Devlet buna göz yumdu!

Karantinasız girişlere izin verildi!

Bilimin her dediği pazarlık konusu yapıldı!

Salgının yaygın hale geldiği günler ise bakanlık kavgası ayyuka çıktı.

Bu kötü yönetim anlayışının yaptığı tercihlerin bedelini de halk ödedi.

Ve ödemeye devam ediyor.

Peki bütün bunların sorumlusu kim?

Tereddütsüz yönetenler!

Kapatma kararı alırken içim sızladı diyen Başbakan..

Canlar gitti yürekler parçalandı, işyerleri kapatıldı, insanlar işlerini kaybetti. Okullar kapanmak zorunda kaldı, çocukların eğitim hakları ellerinden alındı, salgın korkusu insanları psikolojik sorunlarla  karşı karşıya bıraktı..

Devlet ortadan kayboldu.

Hükümet devlet kadrolarına yandaş atama derdine düştü.

Ve maalesef hala geldiğimiz durumun idraki içinde de değiller.

Başbakan Ersan Saner’in bu kararı içim sızlayarak aldım açıklamasından da anlaşılacağı gibi durumun ciddiyetinin hala farkında değiller.

Peki Sayın Saner’in içini sızlatan hangi kararmış?

Mağusa, İskele, Güzelyurt ve Lefke bölgelerinin de kapatılması kararı.

Peki neden?

Bu bölgelerde vaka yokmuş!

Bunu bir başbakan dile getiriyor.

Oysa bu ülkede en uzak mesafe 2 saat.

Küçük bir coğrafya burası.

Yani Girne’de olan bir salgının ya da Lefkoşa’da olan bir salgının Mağusa’ya, İskele’ye, Güzelyurt ve Lefke’ye gelme ihtimali çok yüksek.

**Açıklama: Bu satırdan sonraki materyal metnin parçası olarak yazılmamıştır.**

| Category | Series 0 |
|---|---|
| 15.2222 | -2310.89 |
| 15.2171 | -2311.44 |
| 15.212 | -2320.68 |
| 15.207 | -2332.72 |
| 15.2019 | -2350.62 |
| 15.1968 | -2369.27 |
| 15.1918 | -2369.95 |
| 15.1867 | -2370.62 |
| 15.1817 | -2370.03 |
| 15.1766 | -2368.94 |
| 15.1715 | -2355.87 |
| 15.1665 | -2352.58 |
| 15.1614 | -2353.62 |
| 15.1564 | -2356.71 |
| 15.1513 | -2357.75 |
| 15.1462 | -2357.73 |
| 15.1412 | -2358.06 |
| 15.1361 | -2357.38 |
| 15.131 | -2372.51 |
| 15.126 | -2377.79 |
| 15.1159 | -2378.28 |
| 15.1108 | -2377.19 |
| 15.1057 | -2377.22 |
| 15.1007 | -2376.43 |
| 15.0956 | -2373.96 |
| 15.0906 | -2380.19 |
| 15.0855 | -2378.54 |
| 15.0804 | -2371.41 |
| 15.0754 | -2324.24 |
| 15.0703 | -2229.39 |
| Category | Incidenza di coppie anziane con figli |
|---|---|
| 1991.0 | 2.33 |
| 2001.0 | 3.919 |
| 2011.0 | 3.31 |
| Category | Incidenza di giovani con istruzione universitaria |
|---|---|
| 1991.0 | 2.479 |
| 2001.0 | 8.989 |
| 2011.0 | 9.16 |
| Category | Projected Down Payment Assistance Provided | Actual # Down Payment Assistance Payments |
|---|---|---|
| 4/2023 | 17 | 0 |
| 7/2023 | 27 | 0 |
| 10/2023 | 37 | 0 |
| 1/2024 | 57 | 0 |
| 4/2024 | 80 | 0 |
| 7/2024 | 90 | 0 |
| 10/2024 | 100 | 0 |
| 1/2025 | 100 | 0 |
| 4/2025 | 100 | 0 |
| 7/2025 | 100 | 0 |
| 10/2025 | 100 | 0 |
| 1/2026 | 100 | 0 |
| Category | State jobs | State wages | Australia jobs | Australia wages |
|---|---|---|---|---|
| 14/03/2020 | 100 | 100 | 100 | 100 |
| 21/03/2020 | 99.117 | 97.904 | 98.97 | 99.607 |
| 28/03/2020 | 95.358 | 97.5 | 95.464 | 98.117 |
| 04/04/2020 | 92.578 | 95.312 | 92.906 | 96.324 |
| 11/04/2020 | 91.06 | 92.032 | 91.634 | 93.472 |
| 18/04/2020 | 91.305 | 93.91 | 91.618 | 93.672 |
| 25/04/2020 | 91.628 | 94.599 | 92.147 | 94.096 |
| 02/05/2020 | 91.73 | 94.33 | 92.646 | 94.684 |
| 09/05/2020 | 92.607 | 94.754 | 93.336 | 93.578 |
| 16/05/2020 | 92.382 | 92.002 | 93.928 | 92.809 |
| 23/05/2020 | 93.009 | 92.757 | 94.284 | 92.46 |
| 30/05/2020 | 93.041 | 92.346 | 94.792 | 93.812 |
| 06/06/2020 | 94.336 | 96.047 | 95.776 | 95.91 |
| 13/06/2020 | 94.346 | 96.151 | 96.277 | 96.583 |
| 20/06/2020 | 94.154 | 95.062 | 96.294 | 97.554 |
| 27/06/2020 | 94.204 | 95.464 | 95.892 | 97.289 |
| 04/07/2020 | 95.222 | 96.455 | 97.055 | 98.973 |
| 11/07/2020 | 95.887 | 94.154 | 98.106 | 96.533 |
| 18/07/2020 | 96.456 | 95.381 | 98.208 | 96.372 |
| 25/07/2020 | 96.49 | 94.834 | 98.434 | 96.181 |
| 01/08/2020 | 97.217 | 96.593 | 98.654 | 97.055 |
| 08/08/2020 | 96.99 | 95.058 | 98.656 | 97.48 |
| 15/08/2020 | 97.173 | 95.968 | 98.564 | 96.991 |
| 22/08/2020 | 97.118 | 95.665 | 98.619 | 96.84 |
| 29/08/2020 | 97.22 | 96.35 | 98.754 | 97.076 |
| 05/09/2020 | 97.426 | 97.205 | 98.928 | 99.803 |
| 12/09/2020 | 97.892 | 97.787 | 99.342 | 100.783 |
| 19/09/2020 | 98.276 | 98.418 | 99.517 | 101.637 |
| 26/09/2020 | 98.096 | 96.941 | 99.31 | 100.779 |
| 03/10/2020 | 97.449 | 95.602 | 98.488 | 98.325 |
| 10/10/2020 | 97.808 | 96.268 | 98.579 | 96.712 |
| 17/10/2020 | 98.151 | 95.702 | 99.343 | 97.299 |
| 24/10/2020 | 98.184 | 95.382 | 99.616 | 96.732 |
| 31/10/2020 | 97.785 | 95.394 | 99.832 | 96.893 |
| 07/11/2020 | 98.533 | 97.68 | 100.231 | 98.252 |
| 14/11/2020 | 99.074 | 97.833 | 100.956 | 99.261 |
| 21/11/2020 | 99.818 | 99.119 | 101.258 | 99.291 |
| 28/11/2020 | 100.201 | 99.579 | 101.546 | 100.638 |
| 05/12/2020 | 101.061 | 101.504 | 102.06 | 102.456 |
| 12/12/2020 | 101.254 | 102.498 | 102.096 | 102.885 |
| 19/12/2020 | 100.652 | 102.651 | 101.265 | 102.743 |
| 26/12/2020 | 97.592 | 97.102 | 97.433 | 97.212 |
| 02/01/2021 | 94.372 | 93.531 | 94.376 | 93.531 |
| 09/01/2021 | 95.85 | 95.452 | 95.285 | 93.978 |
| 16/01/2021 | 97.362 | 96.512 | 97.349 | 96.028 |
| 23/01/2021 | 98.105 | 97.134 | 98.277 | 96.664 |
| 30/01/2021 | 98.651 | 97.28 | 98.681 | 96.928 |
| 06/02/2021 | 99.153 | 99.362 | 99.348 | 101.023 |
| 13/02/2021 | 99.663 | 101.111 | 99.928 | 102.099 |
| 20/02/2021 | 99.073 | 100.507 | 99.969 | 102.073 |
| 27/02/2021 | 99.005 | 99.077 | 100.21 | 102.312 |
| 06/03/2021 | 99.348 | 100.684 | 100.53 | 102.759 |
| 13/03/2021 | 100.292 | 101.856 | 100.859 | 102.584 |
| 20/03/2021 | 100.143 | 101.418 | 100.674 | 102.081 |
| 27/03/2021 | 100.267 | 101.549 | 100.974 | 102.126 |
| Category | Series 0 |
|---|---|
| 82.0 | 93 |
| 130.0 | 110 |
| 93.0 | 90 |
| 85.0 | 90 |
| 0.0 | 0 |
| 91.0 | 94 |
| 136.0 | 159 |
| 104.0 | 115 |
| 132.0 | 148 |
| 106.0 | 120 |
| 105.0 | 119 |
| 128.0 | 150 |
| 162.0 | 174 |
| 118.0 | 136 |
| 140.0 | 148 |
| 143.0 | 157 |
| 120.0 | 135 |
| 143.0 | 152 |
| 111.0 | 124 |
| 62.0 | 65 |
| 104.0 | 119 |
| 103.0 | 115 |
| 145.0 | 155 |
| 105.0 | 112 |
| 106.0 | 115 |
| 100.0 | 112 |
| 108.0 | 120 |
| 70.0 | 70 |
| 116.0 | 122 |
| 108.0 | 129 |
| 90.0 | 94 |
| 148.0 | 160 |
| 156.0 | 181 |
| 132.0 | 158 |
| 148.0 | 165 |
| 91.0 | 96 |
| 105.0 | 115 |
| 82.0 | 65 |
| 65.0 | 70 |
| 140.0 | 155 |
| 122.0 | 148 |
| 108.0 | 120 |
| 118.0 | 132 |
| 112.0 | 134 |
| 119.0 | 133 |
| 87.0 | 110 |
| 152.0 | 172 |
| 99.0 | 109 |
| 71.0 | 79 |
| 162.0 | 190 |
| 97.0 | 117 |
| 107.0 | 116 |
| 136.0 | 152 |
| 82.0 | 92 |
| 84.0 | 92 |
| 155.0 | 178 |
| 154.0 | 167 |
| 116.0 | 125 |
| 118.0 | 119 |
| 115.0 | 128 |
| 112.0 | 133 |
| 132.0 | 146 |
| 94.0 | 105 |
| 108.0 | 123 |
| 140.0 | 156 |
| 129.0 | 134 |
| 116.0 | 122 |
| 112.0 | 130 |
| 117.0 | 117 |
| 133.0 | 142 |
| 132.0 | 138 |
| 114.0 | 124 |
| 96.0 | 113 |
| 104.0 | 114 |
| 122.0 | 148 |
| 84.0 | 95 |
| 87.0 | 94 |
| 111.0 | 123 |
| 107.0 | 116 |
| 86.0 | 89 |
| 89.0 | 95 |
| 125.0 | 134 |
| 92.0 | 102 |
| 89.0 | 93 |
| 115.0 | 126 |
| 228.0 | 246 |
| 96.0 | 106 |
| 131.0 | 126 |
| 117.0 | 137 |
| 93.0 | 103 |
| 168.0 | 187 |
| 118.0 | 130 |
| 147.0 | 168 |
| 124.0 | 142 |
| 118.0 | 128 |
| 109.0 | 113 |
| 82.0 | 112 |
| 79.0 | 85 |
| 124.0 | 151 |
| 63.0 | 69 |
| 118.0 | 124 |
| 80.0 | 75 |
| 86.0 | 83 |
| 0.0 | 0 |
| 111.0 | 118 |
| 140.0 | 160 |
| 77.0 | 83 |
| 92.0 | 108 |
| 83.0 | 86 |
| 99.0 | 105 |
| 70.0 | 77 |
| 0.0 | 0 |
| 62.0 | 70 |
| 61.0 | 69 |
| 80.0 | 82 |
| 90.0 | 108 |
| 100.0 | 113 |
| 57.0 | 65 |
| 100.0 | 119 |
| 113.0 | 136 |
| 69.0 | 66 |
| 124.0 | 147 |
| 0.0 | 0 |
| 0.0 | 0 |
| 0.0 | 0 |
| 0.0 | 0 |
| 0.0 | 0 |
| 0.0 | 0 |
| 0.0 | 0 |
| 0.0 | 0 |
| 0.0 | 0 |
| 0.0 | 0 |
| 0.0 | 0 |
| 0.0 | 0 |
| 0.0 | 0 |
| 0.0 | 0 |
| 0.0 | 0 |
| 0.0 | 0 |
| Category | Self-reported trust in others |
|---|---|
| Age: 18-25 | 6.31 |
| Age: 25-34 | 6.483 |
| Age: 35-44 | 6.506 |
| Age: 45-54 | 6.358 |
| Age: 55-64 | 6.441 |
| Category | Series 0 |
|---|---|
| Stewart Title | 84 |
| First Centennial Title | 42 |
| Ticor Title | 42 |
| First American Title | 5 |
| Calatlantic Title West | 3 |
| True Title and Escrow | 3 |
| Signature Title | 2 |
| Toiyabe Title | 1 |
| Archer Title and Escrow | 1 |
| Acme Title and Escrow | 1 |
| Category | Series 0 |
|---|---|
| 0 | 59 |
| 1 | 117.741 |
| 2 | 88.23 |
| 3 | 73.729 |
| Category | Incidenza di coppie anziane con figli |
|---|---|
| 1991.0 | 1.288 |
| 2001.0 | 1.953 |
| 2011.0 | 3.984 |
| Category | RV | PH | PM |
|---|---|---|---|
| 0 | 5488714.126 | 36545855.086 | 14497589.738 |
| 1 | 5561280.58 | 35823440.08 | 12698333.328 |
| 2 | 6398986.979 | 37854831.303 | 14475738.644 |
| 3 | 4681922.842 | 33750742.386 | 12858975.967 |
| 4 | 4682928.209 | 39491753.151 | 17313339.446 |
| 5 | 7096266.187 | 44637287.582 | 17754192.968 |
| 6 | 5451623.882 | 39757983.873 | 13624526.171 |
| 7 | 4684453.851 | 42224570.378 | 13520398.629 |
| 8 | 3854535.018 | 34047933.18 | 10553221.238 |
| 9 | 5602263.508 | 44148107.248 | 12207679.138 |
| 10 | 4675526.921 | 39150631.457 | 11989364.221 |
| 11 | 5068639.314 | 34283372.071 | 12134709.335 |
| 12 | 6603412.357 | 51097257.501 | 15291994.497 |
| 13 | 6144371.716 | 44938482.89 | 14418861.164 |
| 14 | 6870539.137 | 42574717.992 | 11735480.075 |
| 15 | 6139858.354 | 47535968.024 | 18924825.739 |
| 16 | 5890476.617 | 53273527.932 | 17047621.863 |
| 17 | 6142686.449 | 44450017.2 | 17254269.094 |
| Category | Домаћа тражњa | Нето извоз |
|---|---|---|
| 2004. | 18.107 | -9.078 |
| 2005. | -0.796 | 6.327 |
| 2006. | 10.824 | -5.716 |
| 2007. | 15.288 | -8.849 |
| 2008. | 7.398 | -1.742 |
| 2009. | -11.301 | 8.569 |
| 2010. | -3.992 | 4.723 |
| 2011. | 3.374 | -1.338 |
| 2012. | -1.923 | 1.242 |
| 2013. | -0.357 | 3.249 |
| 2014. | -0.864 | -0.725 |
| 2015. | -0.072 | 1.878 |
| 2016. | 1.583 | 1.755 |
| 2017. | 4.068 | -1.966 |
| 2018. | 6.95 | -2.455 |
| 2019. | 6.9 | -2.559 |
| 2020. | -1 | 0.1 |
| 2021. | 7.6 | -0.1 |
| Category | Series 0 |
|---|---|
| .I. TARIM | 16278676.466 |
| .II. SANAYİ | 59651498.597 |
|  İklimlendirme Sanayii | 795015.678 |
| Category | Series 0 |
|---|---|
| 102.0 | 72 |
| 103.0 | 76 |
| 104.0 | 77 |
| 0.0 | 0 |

Fakat Başbakan’a göre öyle değil.

Allah aşkına böyle bir şey olabilir mi?

Bu mümkün mü?

Elbette değil.

Nitekim Girne’den kalkıp Mağusa’ya  gelen pozitif bir taşıyıcının Mağusa’da temaslıları olduğunu hepimiz okuduk haber sayfalarında.

Dolayısıyla bu kadar şeyden sonra hala bir başbakan kalkıp bunları söyleyebiliyorsa hepimize çok geçmiş olsun diyorum..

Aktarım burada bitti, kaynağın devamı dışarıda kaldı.